Tying together IoT and predictive analytics
The public’s desire – indeed demand – to be connected at all times and in all aspects of work and play means that “off” is no longer an option for most businesses. For telecommunications carriers this creates a tremendous challenge: how to efficiently and cost-effectively maintain the critical infrastructure and equipment that support uninterrupted service delivery.
Fortunately the “Internet of Things” has brought technology and techniques to aid the carriers. IoT applications such as remote monitoring and control use sensor-enabled equipment to provide data on remote conditions. This data forms the building blocks of intelligent site management.
The raw data by itself is not enough, however. To become useful it must be interpreted and related to other relevant information. This is where predictive analytics – a variety of statistical techniques that analyze current and historical data to make predictions about future events – comes in. It provides actionable information that enables companies to manage sites intelligently, leveraging historical trends, real‐time data and predictive analytics to enable remote, preventive and reliable site management.

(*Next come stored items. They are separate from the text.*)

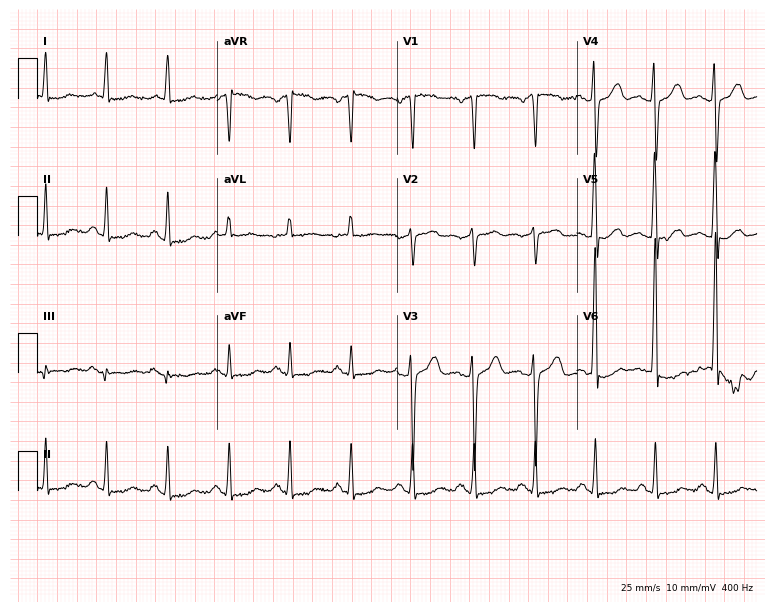
Electrocardiogram, a 63-year-old male patient. Of the six screened findings (first-degree AV block, right bundle branch block (RBBB), left bundle branch block (LBBB), sinus bradycardia, atrial fibrillation (AF), sinus tachycardia), none is recorded. Only these six findings were labelled.
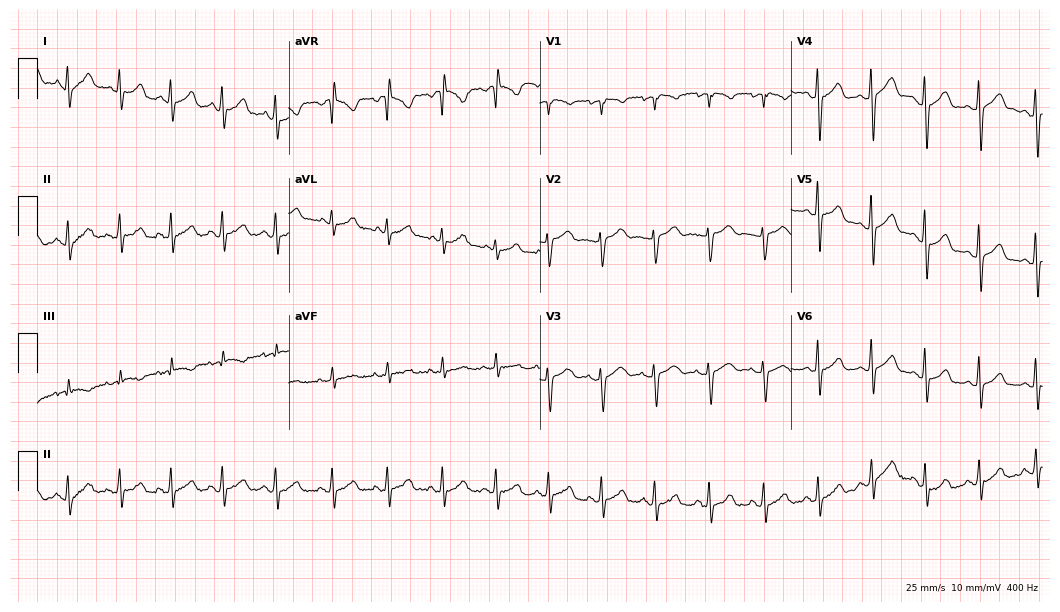
Standard 12-lead ECG recorded from an 18-year-old female (10.2-second recording at 400 Hz). The tracing shows sinus tachycardia (a sinus rate of 100 beats per minute or more).
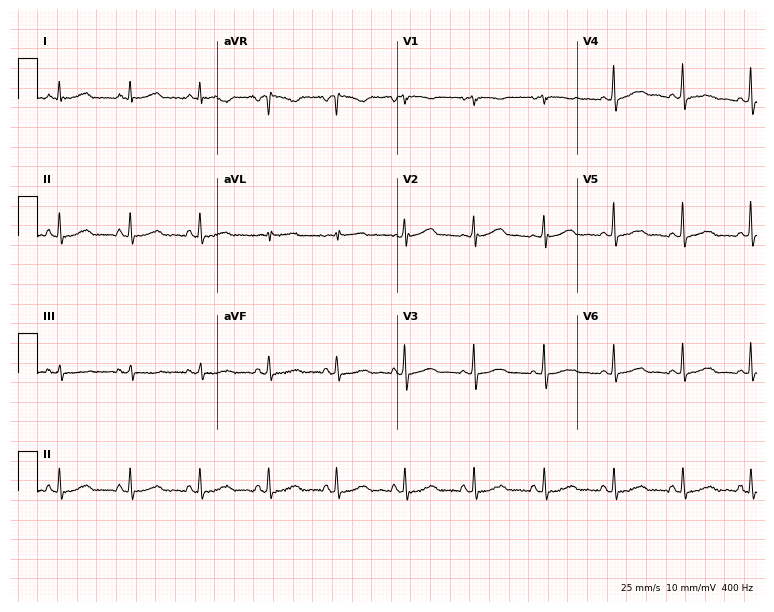
Standard 12-lead ECG recorded from a 55-year-old woman. None of these six findings is recorded: first-degree AV block, right bundle branch block (RBBB), left bundle branch block (LBBB), sinus bradycardia, atrial fibrillation (AF), sinus tachycardia.
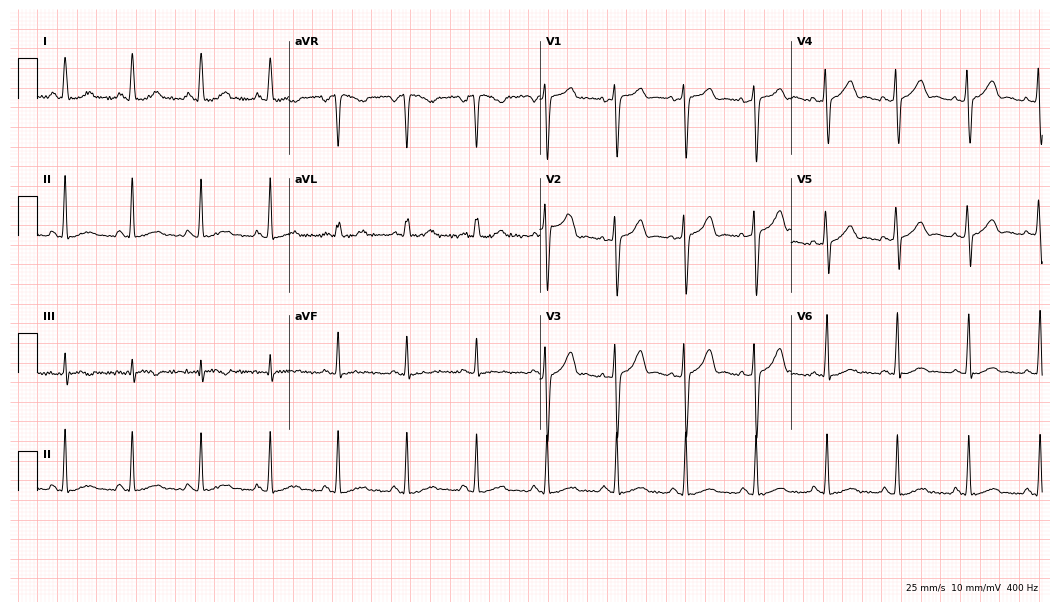
12-lead ECG from a female patient, 26 years old. Recorded interpretation: within normal limits.
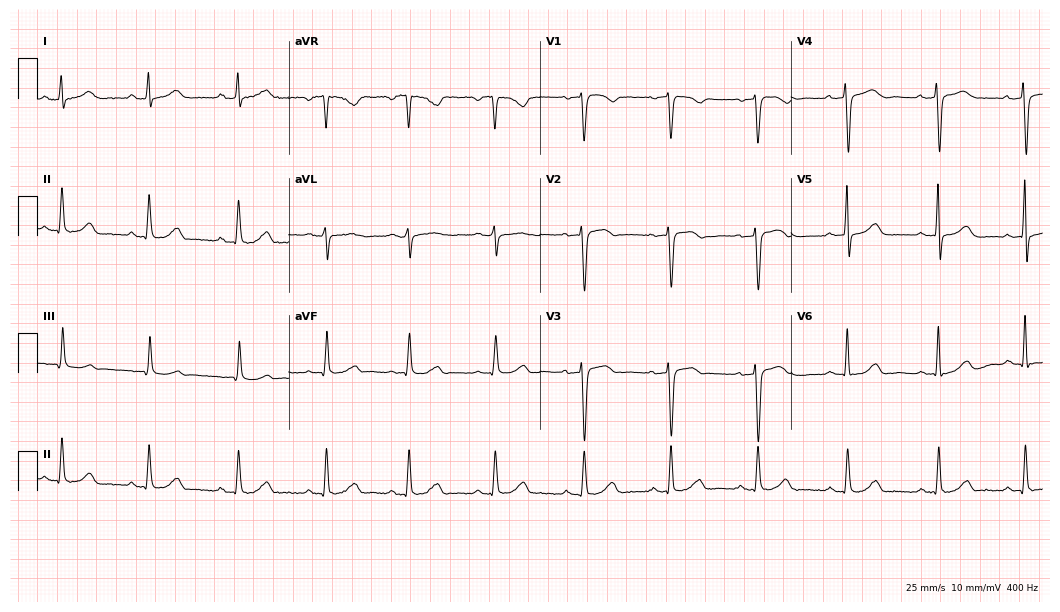
Electrocardiogram, a female, 46 years old. Overall reading on record: normal ECG.
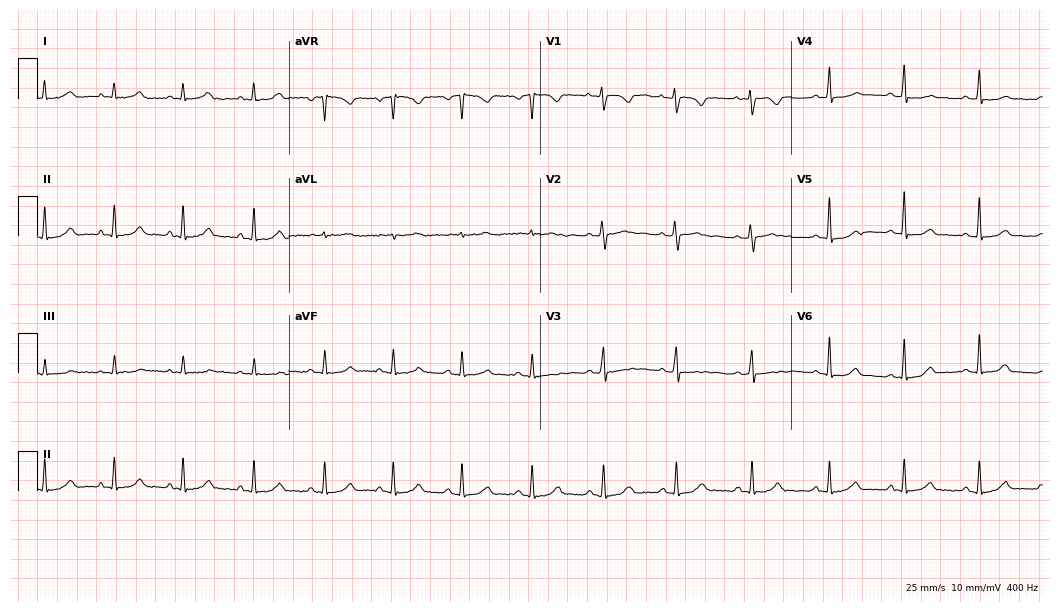
ECG — a 36-year-old female. Labelled as a normal ECG.
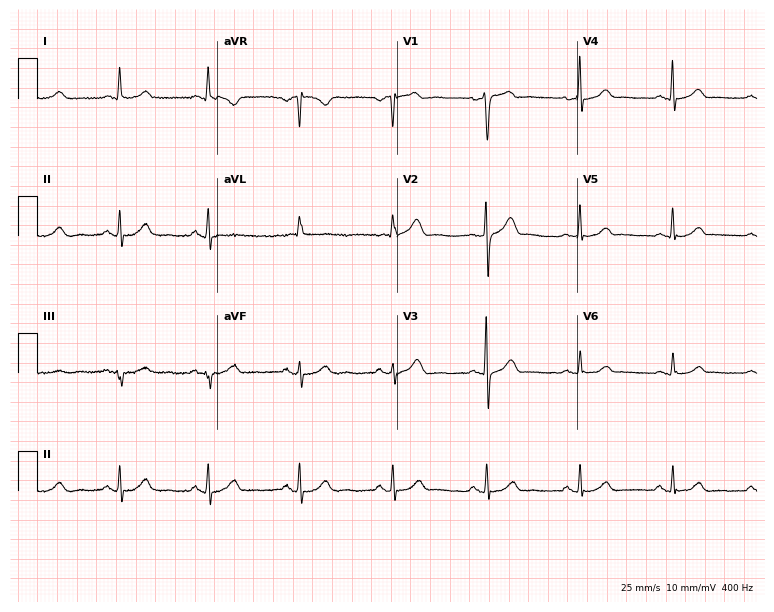
ECG (7.3-second recording at 400 Hz) — a woman, 64 years old. Labelled as a normal ECG.
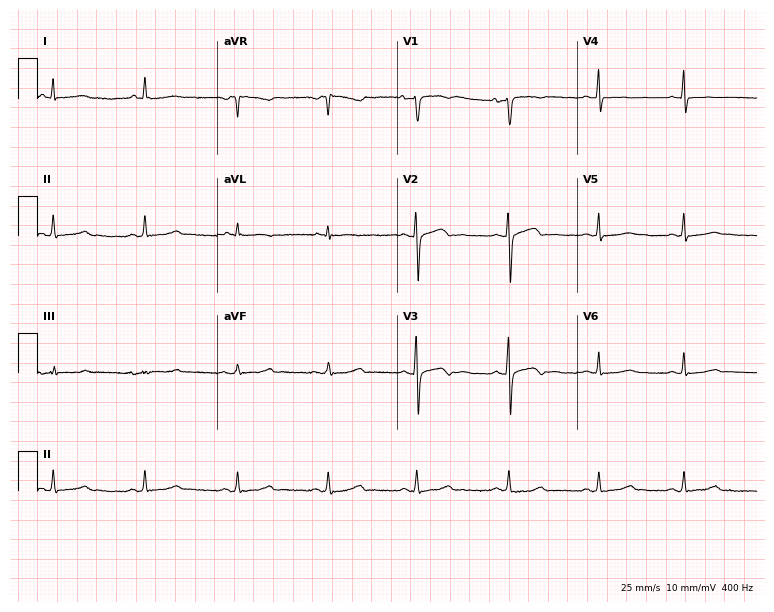
12-lead ECG from a 24-year-old woman (7.3-second recording at 400 Hz). No first-degree AV block, right bundle branch block (RBBB), left bundle branch block (LBBB), sinus bradycardia, atrial fibrillation (AF) or sinus tachycardia recorded for this tracing. Other findings, if any, are not listed.
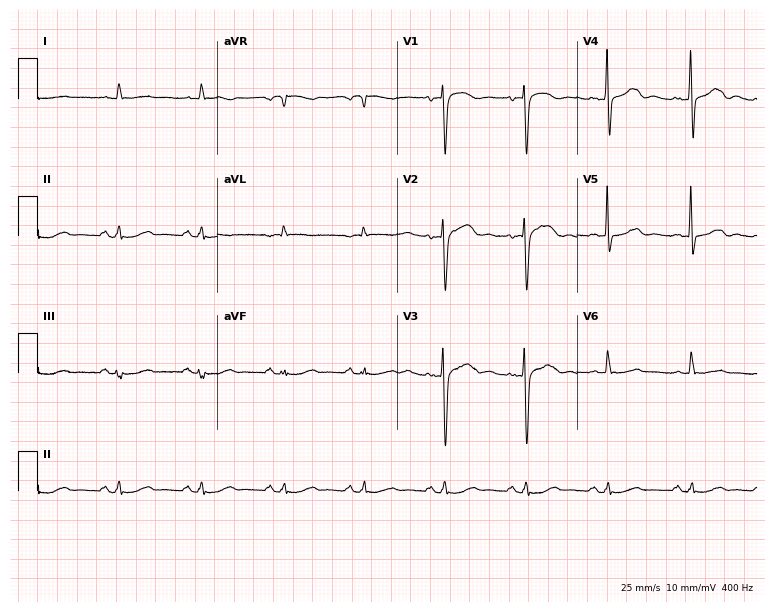
ECG (7.3-second recording at 400 Hz) — a 67-year-old female patient. Screened for six findings — first-degree AV block, right bundle branch block, left bundle branch block, sinus bradycardia, atrial fibrillation, sinus tachycardia — none is recorded. Findings outside these six are not listed.
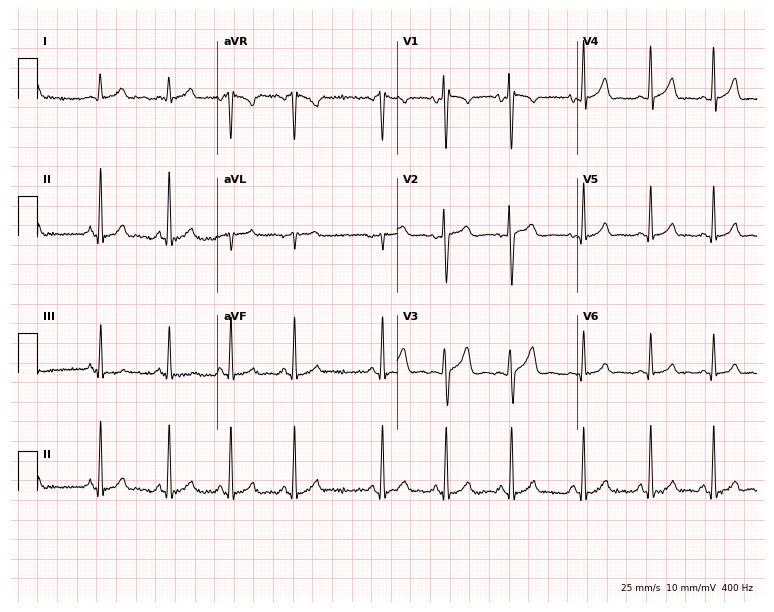
12-lead ECG from a woman, 18 years old. Labelled as a normal ECG.

Carriers put analytics to work
Leveraging data and predictive analytics enables carriers to maximize uptime. For example, when Hurricane Sandy ripped through the Northeast in 2012, carriers operating in the metro New York City area needed to restore service as quickly as possible. Each carrier deployed portable generators, but one company had an edge because of its pre-existing plan for efficient generator deployment during power outages.
To create the plan, the carrier’s operations team considered several key factors: the priority of each location so they could sequence deployment to the highest priority sites; the predicted runtime of the backup batteries so they could gauge how long each site could stay on the air before the portable generator would be needed; and which locations had a portable generator interface or “gen plug” so the site could actually use a portable generator. In addition, to determine how long a portable generator would need to remain at each site, the team considered the equipment configuration, the power load and the generator power rating. These calculations are necessary because the portable generator must both maintain service and simultaneously recharge the batteries before being redeployed elsewhere.
Using site-specific information and predictive analytics software, the operations team prioritized the deployment sequence and computed an estimate of the time the portable generator would be needed at each location before it would be moved to another site. Thus, when the hurricane struck, this carrier was able to deploy generators efficiently, minimizing service downtime.